### To do
Give back each line of the listing below that contains the string "sample".

### Supplied material

•••

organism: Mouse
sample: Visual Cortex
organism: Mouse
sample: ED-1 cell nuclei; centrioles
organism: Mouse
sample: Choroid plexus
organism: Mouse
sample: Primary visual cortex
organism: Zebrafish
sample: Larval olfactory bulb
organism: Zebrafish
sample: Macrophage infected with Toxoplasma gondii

•••

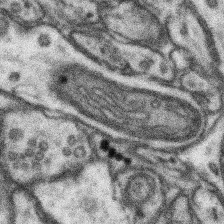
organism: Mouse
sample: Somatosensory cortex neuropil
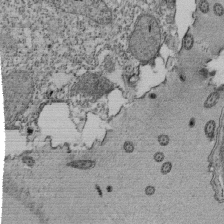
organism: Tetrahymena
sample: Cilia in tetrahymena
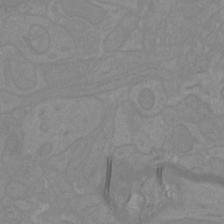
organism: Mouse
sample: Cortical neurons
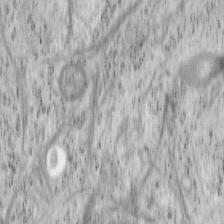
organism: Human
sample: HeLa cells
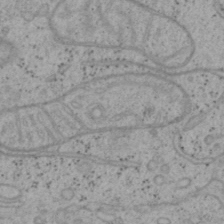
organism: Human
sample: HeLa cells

•••

### Exercise output
sample: Visual Cortex
sample: ED-1 cell nuclei; centrioles
sample: Choroid plexus
sample: Primary visual cortex
sample: Larval olfactory bulb
sample: Macrophage infected with Toxoplasma gondii
sample: Somatosensory cortex neuropil
sample: Cilia in tetrahymena
sample: Cortical neurons
sample: HeLa cells
sample: HeLa cells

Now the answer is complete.